▸ **ASSIGNED TASK**
Apart from the images, the entire listing below must be restated word for word.

▸ **INFORMATION GIVEN**
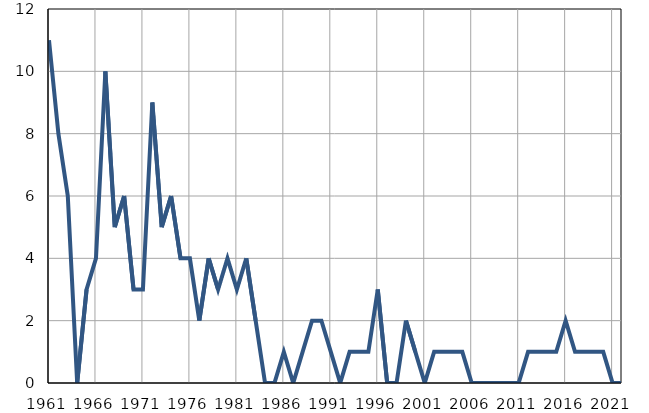
| Category | Умрла 
одојчад |
|---|---|
| 1961.0 | 11 |
| 1962.0 | 8 |
| 1963.0 | 6 |
| 1964.0 | 0 |
| 1965.0 | 3 |
| 1966.0 | 4 |
| 1967.0 | 10 |
| 1968.0 | 5 |
| 1969.0 | 6 |
| 1970.0 | 3 |
| 1971.0 | 3 |
| 1972.0 | 9 |
| 1973.0 | 5 |
| 1974.0 | 6 |
| 1975.0 | 4 |
| 1976.0 | 4 |
| 1977.0 | 2 |
| 1978.0 | 4 |
| 1979.0 | 3 |
| 1980.0 | 4 |
| 1981.0 | 3 |
| 1982.0 | 4 |
| 1983.0 | 2 |
| 1984.0 | 0 |
| 1985.0 | 0 |
| 1986.0 | 1 |
| 1987.0 | 0 |
| 1988.0 | 1 |
| 1989.0 | 2 |
| 1990.0 | 2 |
| 1991.0 | 1 |
| 1992.0 | 0 |
| 1993.0 | 1 |
| 1994.0 | 1 |
| 1995.0 | 1 |
| 1996.0 | 3 |
| 1997.0 | 0 |
| 1998.0 | 0 |
| 1999.0 | 2 |
| 2000.0 | 1 |
| 2001.0 | 0 |
| 2002.0 | 1 |
| 2003.0 | 1 |
| 2004.0 | 1 |
| 2005.0 | 1 |
| 2006.0 | 0 |
| 2007.0 | 0 |
| 2008.0 | 0 |
| 2009.0 | 0 |
| 2010.0 | 0 |
| 2011.0 | 0 |
| 2012.0 | 1 |
| 2013.0 | 1 |
| 2014.0 | 1 |
| 2015.0 | 1 |
| 2016.0 | 2 |
| 2017.0 | 1 |
| 2018.0 | 1 |
| 2019.0 | 1 |
| 2020.0 | 1 |
| 2021.0 | 0 |
| 2022.0 | 0 |
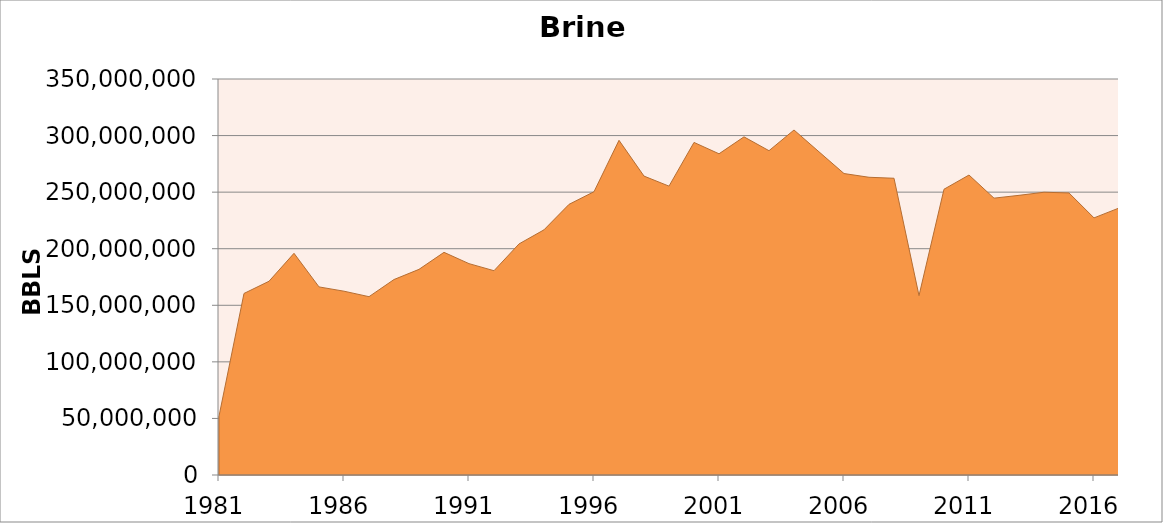
| Category | Brine Production (Bbls) |
|---|---|
| 1981.0 | 51971899 |
| 1982.0 | 160465010 |
| 1983.0 | 171240298 |
| 1984.0 | 195945651 |
| 1985.0 | 166231702 |
| 1986.0 | 162449248 |
| 1987.0 | 157603103 |
| 1988.0 | 172764613 |
| 1989.0 | 181759894 |
| 1990.0 | 196800846 |
| 1991.0 | 186821272 |
| 1992.0 | 180557630 |
| 1993.0 | 204231428 |
| 1994.0 | 216704064 |
| 1995.0 | 239199530 |
| 1996.0 | 250379303 |
| 1997.0 | 295817469 |
| 1998.0 | 264191117 |
| 1999.0 | 255312276 |
| 2000.0 | 293935423 |
| 2001.0 | 283894022 |
| 2002.0 | 298868492 |
| 2003.0 | 286632846 |
| 2004.0 | 304928695 |
| 2005.0 | 285640255 |
| 2006.0 | 266439960 |
| 2007.0 | 263139075 |
| 2008.0 | 262274334 |
| 2009.0 | 158539167 |
| 2010.0 | 252582031 |
| 2011.0 | 265136009 |
| 2012.0 | 244693745 |
| 2013.0 | 247180766 |
| 2014.0 | 249908343 |
| 2015.0 | 249285151 |
| 2016.0 | 227246295 |
| 2017.0 | 235965807 |
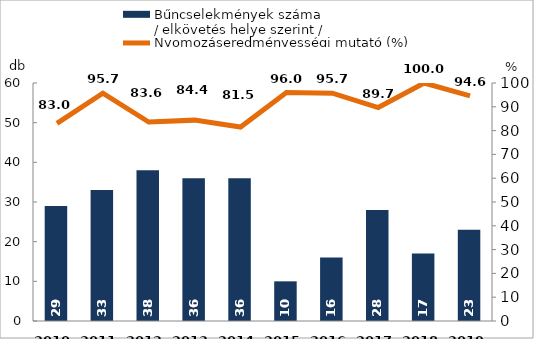
| Category | Bűncselekmények száma
/ elkövetés helye szerint / |
|---|---|
| 2010. év | 29 |
| 2011. év | 33 |
| 2012. év | 38 |
| 2013. év | 36 |
| 2014. év | 36 |
| 2015. év | 10 |
| 2016. év | 16 |
| 2017. év | 28 |
| 2018. év | 17 |
| 2019. év | 23 |
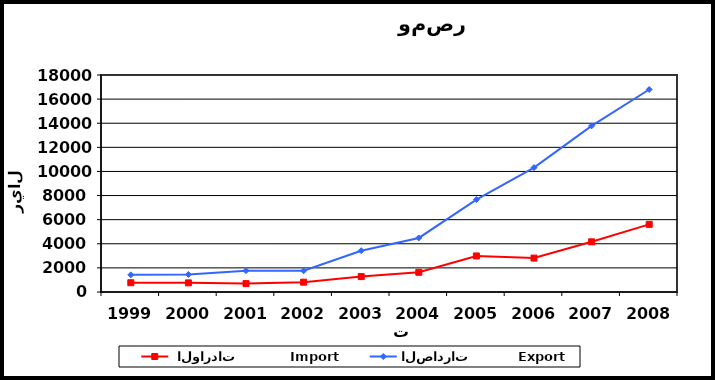
| Category |  الواردات           Import | الصادرات          Export |
|---|---|---|
| 1999.0 | 769 | 1421 |
| 2000.0 | 757 | 1455 |
| 2001.0 | 696 | 1768 |
| 2002.0 | 815 | 1757 |
| 2003.0 | 1277 | 3427 |
| 2004.0 | 1635 | 4484 |
| 2005.0 | 2989 | 7666 |
| 2006.0 | 2814 | 10320 |
| 2007.0 | 4163 | 13779 |
| 2008.0 | 5612 | 16799 |
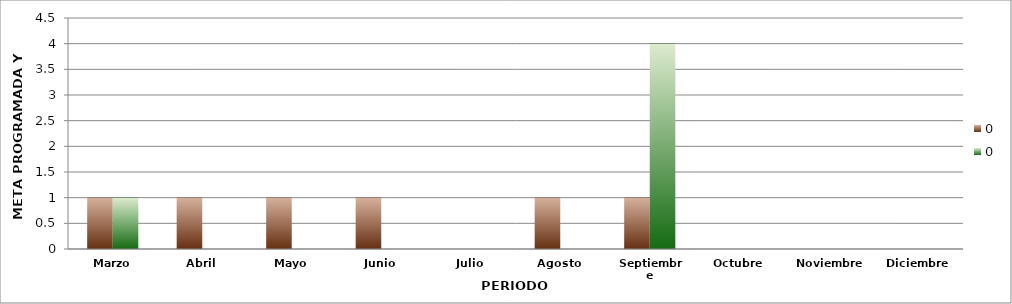
| Category | 0 |
|---|---|
| Marzo | 1 |
| Abril | 0 |
| Mayo | 0 |
| Junio | 0 |
| Julio | 0 |
| Agosto | 0 |
| Septiembre | 4 |
| Octubre | 0 |
| Noviembre | 0 |
| Diciembre | 0 |
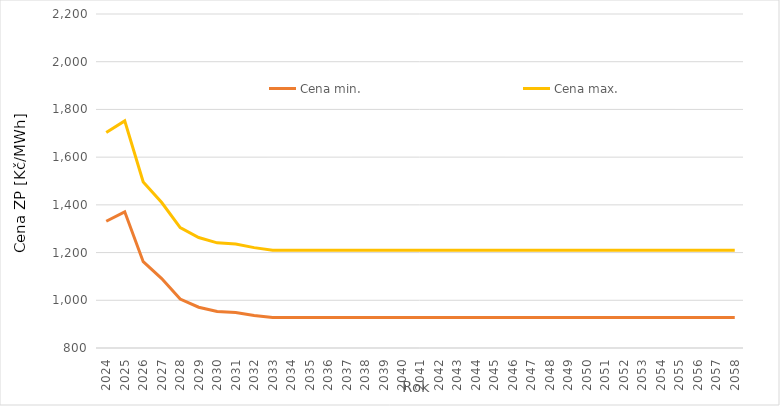
| Category | Cena min. | Cena max. |
|---|---|---|
| 2024.0 | 1331.196 | 1703.229 |
| 2025.0 | 1370.932 | 1751.794 |
| 2026.0 | 1161.832 | 1496.228 |
| 2027.0 | 1090.99 | 1409.644 |
| 2028.0 | 1005.098 | 1304.665 |
| 2029.0 | 970.947 | 1262.924 |
| 2030.0 | 952.828 | 1240.779 |
| 2031.0 | 948.547 | 1235.546 |
| 2032.0 | 936.409 | 1220.711 |
| 2033.0 | 927.581 | 1209.922 |
| 2034.0 | 927.581 | 1209.922 |
| 2035.0 | 927.581 | 1209.922 |
| 2036.0 | 927.581 | 1209.922 |
| 2037.0 | 927.581 | 1209.922 |
| 2038.0 | 927.581 | 1209.922 |
| 2039.0 | 927.581 | 1209.922 |
| 2040.0 | 927.581 | 1209.922 |
| 2041.0 | 927.581 | 1209.922 |
| 2042.0 | 927.581 | 1209.922 |
| 2043.0 | 927.581 | 1209.922 |
| 2044.0 | 927.581 | 1209.922 |
| 2045.0 | 927.581 | 1209.922 |
| 2046.0 | 927.581 | 1209.922 |
| 2047.0 | 927.581 | 1209.922 |
| 2048.0 | 927.581 | 1209.922 |
| 2049.0 | 927.581 | 1209.922 |
| 2050.0 | 927.581 | 1209.922 |
| 2051.0 | 927.581 | 1209.922 |
| 2052.0 | 927.581 | 1209.922 |
| 2053.0 | 927.581 | 1209.922 |
| 2054.0 | 927.581 | 1209.922 |
| 2055.0 | 927.581 | 1209.922 |
| 2056.0 | 927.581 | 1209.922 |
| 2057.0 | 927.581 | 1209.922 |
| 2058.0 | 927.581 | 1209.922 |
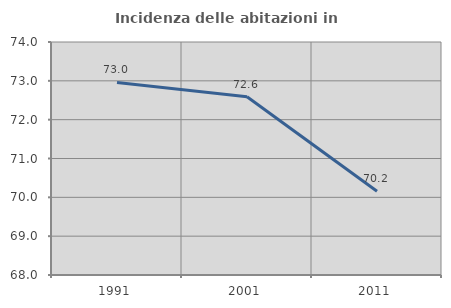
| Category | Incidenza delle abitazioni in proprietà  |
|---|---|
| 1991.0 | 72.958 |
| 2001.0 | 72.592 |
| 2011.0 | 70.155 |
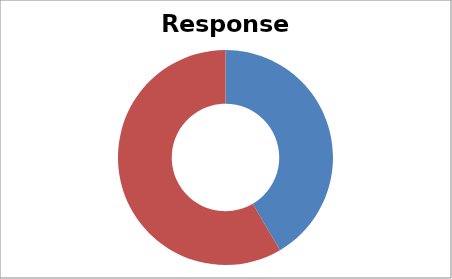
| Category | Total |
|---|---|
| Sum of Overall Response | 41.54 |
| Sum of Non-resp | 58.46 |
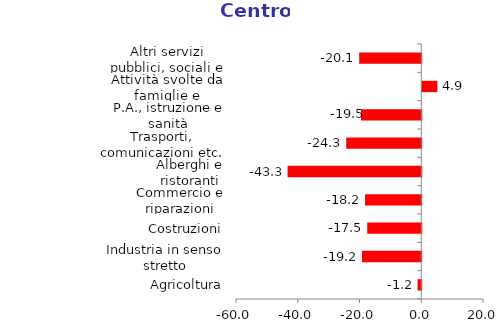
| Category | Centro |
|---|---|
| Agricoltura | -1.2 |
| Industria in senso stretto | -19.2 |
| Costruzioni | -17.5 |
| Commercio e riparazioni | -18.2 |
| Alberghi e ristoranti | -43.3 |
| Trasporti, comunicazioni etc. | -24.3 |
| P.A., istruzione e sanità | -19.5 |
| Attività svolte da famiglie e convivenze | 4.9 |
| Altri servizi pubblici, sociali e personali | -20.1 |
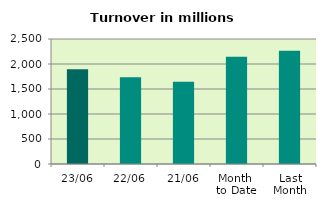
| Category | Series 0 |
|---|---|
| 23/06 | 1893.083 |
| 22/06 | 1737.128 |
| 21/06 | 1644.228 |
| Month 
to Date | 2146.269 |
| Last
Month | 2265.206 |
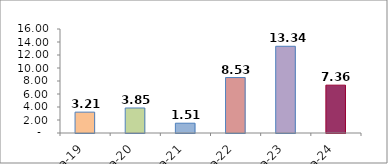
| Category | Series 0 |
|---|---|
| Ema-19 | 3.21 |
| Ema-20 | 3.848 |
| Ema-21 | 1.507 |
| Ema-22 | 8.532 |
| Ema-23 | 13.341 |
| Ema-24 | 7.359 |

▸ **YOUR RESPONSE**
| Category | Умрла 
одојчад |
|---|---|
| 1961.0 | 11 |
| 1962.0 | 8 |
| 1963.0 | 6 |
| 1964.0 | 0 |
| 1965.0 | 3 |
| 1966.0 | 4 |
| 1967.0 | 10 |
| 1968.0 | 5 |
| 1969.0 | 6 |
| 1970.0 | 3 |
| 1971.0 | 3 |
| 1972.0 | 9 |
| 1973.0 | 5 |
| 1974.0 | 6 |
| 1975.0 | 4 |
| 1976.0 | 4 |
| 1977.0 | 2 |
| 1978.0 | 4 |
| 1979.0 | 3 |
| 1980.0 | 4 |
| 1981.0 | 3 |
| 1982.0 | 4 |
| 1983.0 | 2 |
| 1984.0 | 0 |
| 1985.0 | 0 |
| 1986.0 | 1 |
| 1987.0 | 0 |
| 1988.0 | 1 |
| 1989.0 | 2 |
| 1990.0 | 2 |
| 1991.0 | 1 |
| 1992.0 | 0 |
| 1993.0 | 1 |
| 1994.0 | 1 |
| 1995.0 | 1 |
| 1996.0 | 3 |
| 1997.0 | 0 |
| 1998.0 | 0 |
| 1999.0 | 2 |
| 2000.0 | 1 |
| 2001.0 | 0 |
| 2002.0 | 1 |
| 2003.0 | 1 |
| 2004.0 | 1 |
| 2005.0 | 1 |
| 2006.0 | 0 |
| 2007.0 | 0 |
| 2008.0 | 0 |
| 2009.0 | 0 |
| 2010.0 | 0 |
| 2011.0 | 0 |
| 2012.0 | 1 |
| 2013.0 | 1 |
| 2014.0 | 1 |
| 2015.0 | 1 |
| 2016.0 | 2 |
| 2017.0 | 1 |
| 2018.0 | 1 |
| 2019.0 | 1 |
| 2020.0 | 1 |
| 2021.0 | 0 |
| 2022.0 | 0 |
| Category | Brine Production (Bbls) |
|---|---|
| 1981.0 | 51971899 |
| 1982.0 | 160465010 |
| 1983.0 | 171240298 |
| 1984.0 | 195945651 |
| 1985.0 | 166231702 |
| 1986.0 | 162449248 |
| 1987.0 | 157603103 |
| 1988.0 | 172764613 |
| 1989.0 | 181759894 |
| 1990.0 | 196800846 |
| 1991.0 | 186821272 |
| 1992.0 | 180557630 |
| 1993.0 | 204231428 |
| 1994.0 | 216704064 |
| 1995.0 | 239199530 |
| 1996.0 | 250379303 |
| 1997.0 | 295817469 |
| 1998.0 | 264191117 |
| 1999.0 | 255312276 |
| 2000.0 | 293935423 |
| 2001.0 | 283894022 |
| 2002.0 | 298868492 |
| 2003.0 | 286632846 |
| 2004.0 | 304928695 |
| 2005.0 | 285640255 |
| 2006.0 | 266439960 |
| 2007.0 | 263139075 |
| 2008.0 | 262274334 |
| 2009.0 | 158539167 |
| 2010.0 | 252582031 |
| 2011.0 | 265136009 |
| 2012.0 | 244693745 |
| 2013.0 | 247180766 |
| 2014.0 | 249908343 |
| 2015.0 | 249285151 |
| 2016.0 | 227246295 |
| 2017.0 | 235965807 |
| Category | Bűncselekmények száma
/ elkövetés helye szerint / |
|---|---|
| 2010. év | 29 |
| 2011. év | 33 |
| 2012. év | 38 |
| 2013. év | 36 |
| 2014. év | 36 |
| 2015. év | 10 |
| 2016. év | 16 |
| 2017. év | 28 |
| 2018. év | 17 |
| 2019. év | 23 |
| Category |  الواردات           Import | الصادرات          Export |
|---|---|---|
| 1999.0 | 769 | 1421 |
| 2000.0 | 757 | 1455 |
| 2001.0 | 696 | 1768 |
| 2002.0 | 815 | 1757 |
| 2003.0 | 1277 | 3427 |
| 2004.0 | 1635 | 4484 |
| 2005.0 | 2989 | 7666 |
| 2006.0 | 2814 | 10320 |
| 2007.0 | 4163 | 13779 |
| 2008.0 | 5612 | 16799 |
| Category | 0 |
|---|---|
| Marzo | 1 |
| Abril | 0 |
| Mayo | 0 |
| Junio | 0 |
| Julio | 0 |
| Agosto | 0 |
| Septiembre | 4 |
| Octubre | 0 |
| Noviembre | 0 |
| Diciembre | 0 |
| Category | Cena min. | Cena max. |
|---|---|---|
| 2024.0 | 1331.196 | 1703.229 |
| 2025.0 | 1370.932 | 1751.794 |
| 2026.0 | 1161.832 | 1496.228 |
| 2027.0 | 1090.99 | 1409.644 |
| 2028.0 | 1005.098 | 1304.665 |
| 2029.0 | 970.947 | 1262.924 |
| 2030.0 | 952.828 | 1240.779 |
| 2031.0 | 948.547 | 1235.546 |
| 2032.0 | 936.409 | 1220.711 |
| 2033.0 | 927.581 | 1209.922 |
| 2034.0 | 927.581 | 1209.922 |
| 2035.0 | 927.581 | 1209.922 |
| 2036.0 | 927.581 | 1209.922 |
| 2037.0 | 927.581 | 1209.922 |
| 2038.0 | 927.581 | 1209.922 |
| 2039.0 | 927.581 | 1209.922 |
| 2040.0 | 927.581 | 1209.922 |
| 2041.0 | 927.581 | 1209.922 |
| 2042.0 | 927.581 | 1209.922 |
| 2043.0 | 927.581 | 1209.922 |
| 2044.0 | 927.581 | 1209.922 |
| 2045.0 | 927.581 | 1209.922 |
| 2046.0 | 927.581 | 1209.922 |
| 2047.0 | 927.581 | 1209.922 |
| 2048.0 | 927.581 | 1209.922 |
| 2049.0 | 927.581 | 1209.922 |
| 2050.0 | 927.581 | 1209.922 |
| 2051.0 | 927.581 | 1209.922 |
| 2052.0 | 927.581 | 1209.922 |
| 2053.0 | 927.581 | 1209.922 |
| 2054.0 | 927.581 | 1209.922 |
| 2055.0 | 927.581 | 1209.922 |
| 2056.0 | 927.581 | 1209.922 |
| 2057.0 | 927.581 | 1209.922 |
| 2058.0 | 927.581 | 1209.922 |
| Category | Incidenza delle abitazioni in proprietà  |
|---|---|
| 1991.0 | 72.958 |
| 2001.0 | 72.592 |
| 2011.0 | 70.155 |
| Category | Total |
|---|---|
| Sum of Overall Response | 41.54 |
| Sum of Non-resp | 58.46 |
| Category | Centro |
|---|---|
| Agricoltura | -1.2 |
| Industria in senso stretto | -19.2 |
| Costruzioni | -17.5 |
| Commercio e riparazioni | -18.2 |
| Alberghi e ristoranti | -43.3 |
| Trasporti, comunicazioni etc. | -24.3 |
| P.A., istruzione e sanità | -19.5 |
| Attività svolte da famiglie e convivenze | 4.9 |
| Altri servizi pubblici, sociali e personali | -20.1 |
| Category | Series 0 |
|---|---|
| 23/06 | 1893.083 |
| 22/06 | 1737.128 |
| 21/06 | 1644.228 |
| Month 
to Date | 2146.269 |
| Last
Month | 2265.206 |
| Category | Series 0 |
|---|---|
| Ema-19 | 3.21 |
| Ema-20 | 3.848 |
| Ema-21 | 1.507 |
| Ema-22 | 8.532 |
| Ema-23 | 13.341 |
| Ema-24 | 7.359 |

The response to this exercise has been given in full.